▶ **RECORDS FOR PROCESSING**
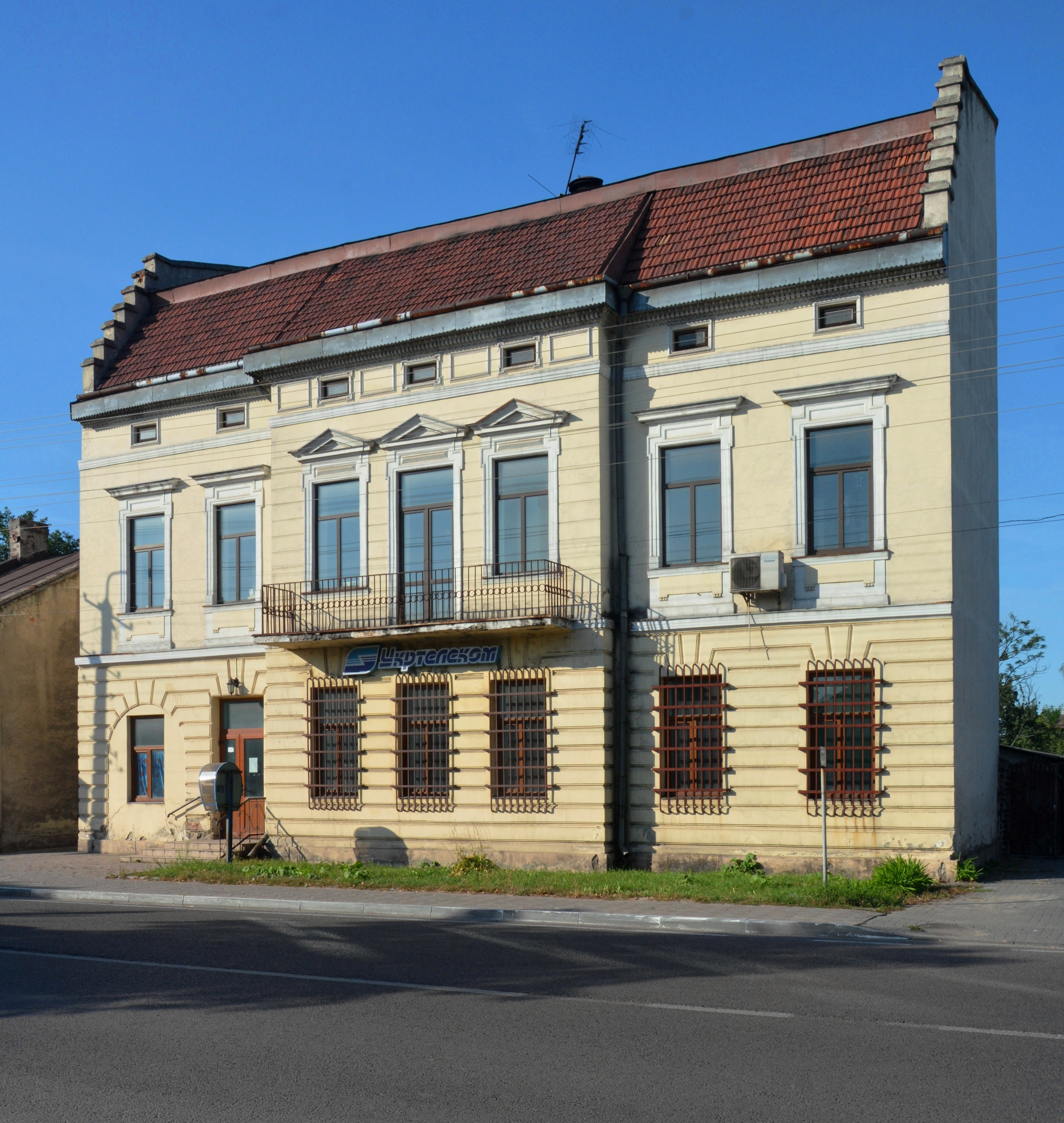 Житлово-торговий будинок, Рава-Руська, вул. Львівська., 15
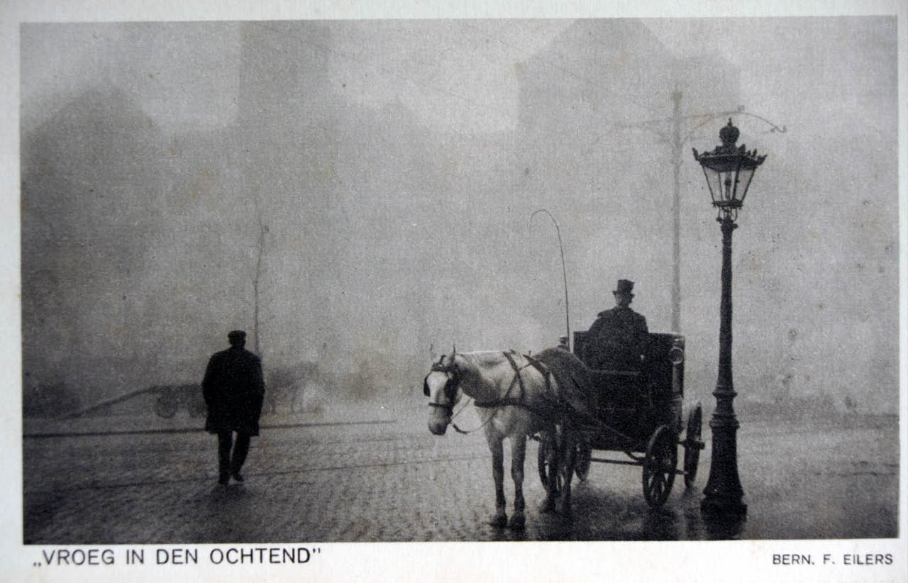 Damrak, De beurs in de ochtendnevel met een aapje
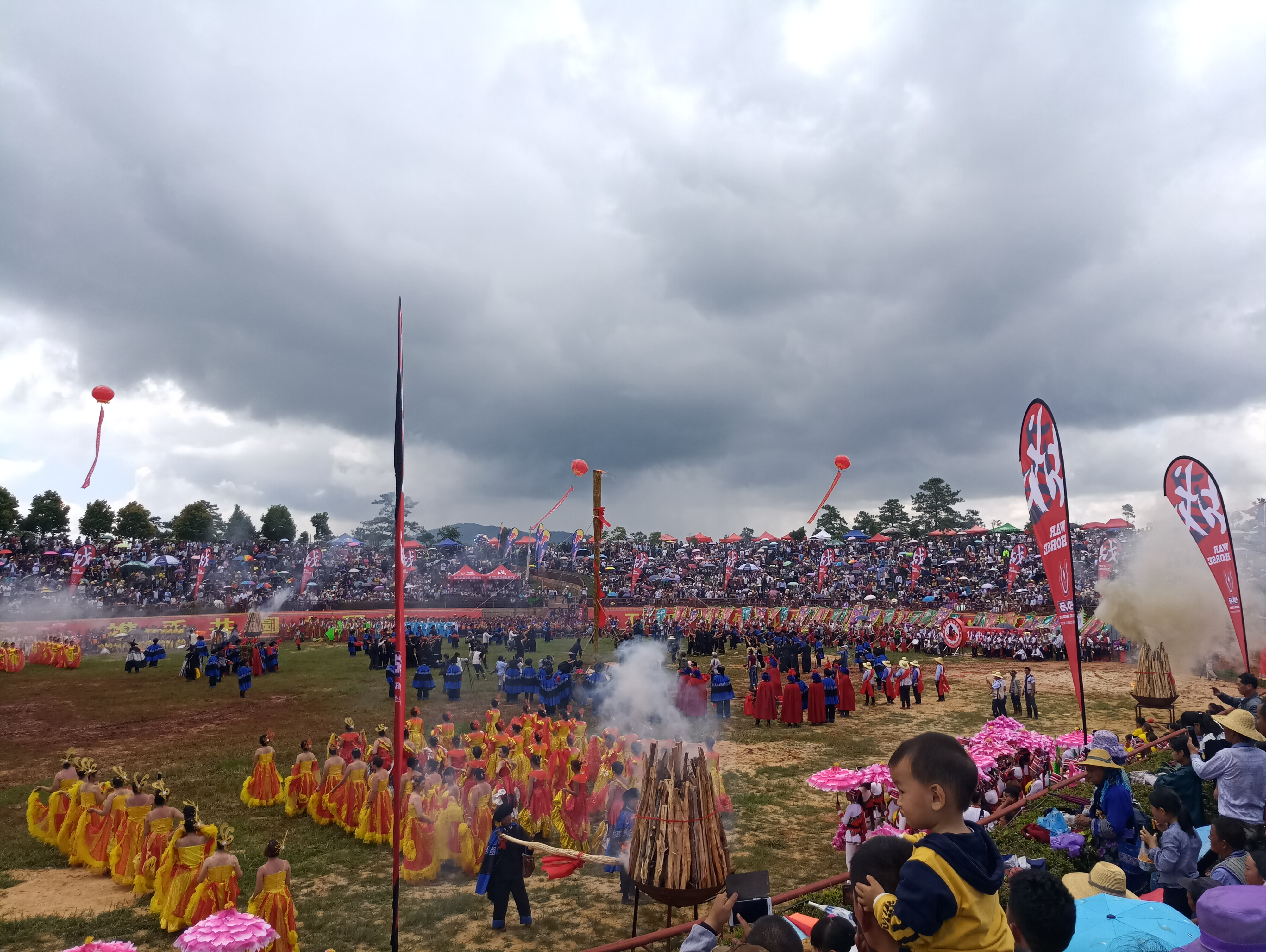 中文（中国大陆）: 2019中国石林火把狂欢节-长湖会场
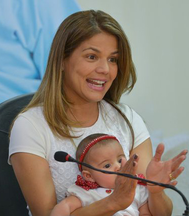 Ministério da Saúde lança campanha de aleitamento materno. Participa da solenidade a madrinha da campanha a atriz Nívea Stelmann, com sua filha.
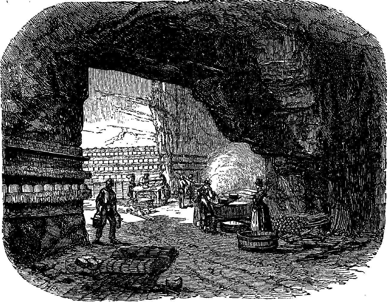 extrait de La France illustrée, géographie, histoire, administration, statistique, etc., tome I, par V.-A. Malte-Brun.
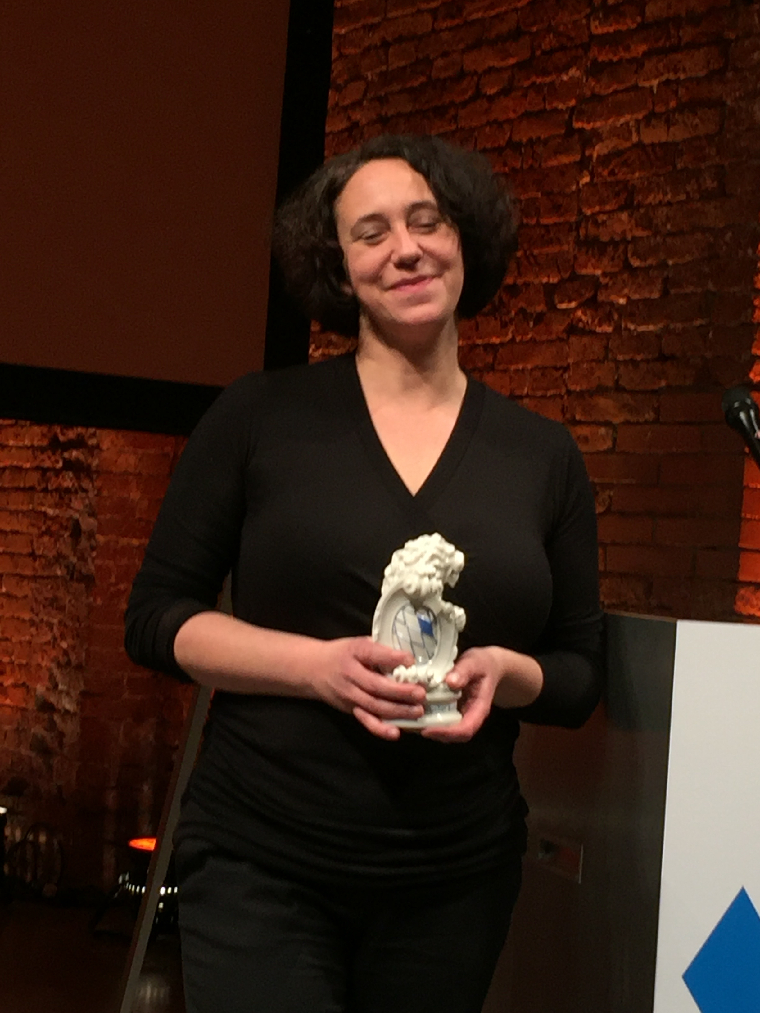 Bayerischer Buchpreis 2018 - Lucy Fricke erhält den Preis in der Kategorie Bellestristik für ihren Roman "Töchter"
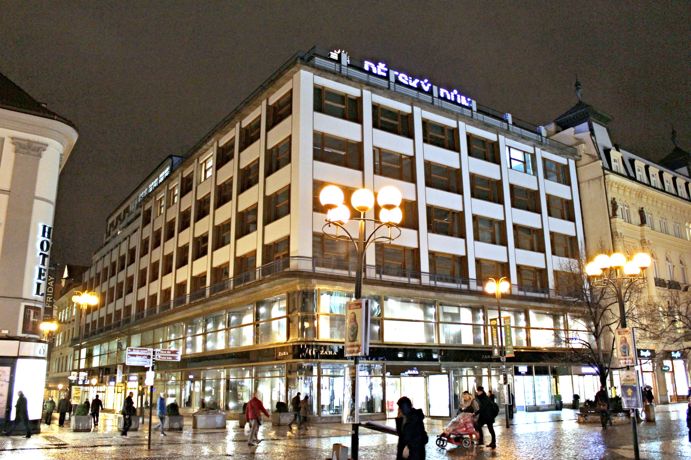 Na příkopě - Dětský dům
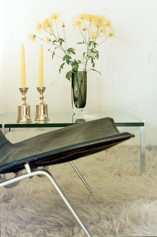 Møbelkunst. Kjærholm (Poul Kjærholm?) stol og bord

▶ **WORK TO COMPLETE**
Omit all pictures, and repeat exactly the lines from the line containing "Bayerischer Buchpreis 2018" through the end of the data.

▶ **SOLUTION FOR THIS TASK**
 Bayerischer Buchpreis 2018 - Lucy Fricke erhält den Preis in der Kategorie Bellestristik für ihren Roman "Töchter"
 Na příkopě - Dětský dům
 Møbelkunst. Kjærholm (Poul Kjærholm?) stol og bord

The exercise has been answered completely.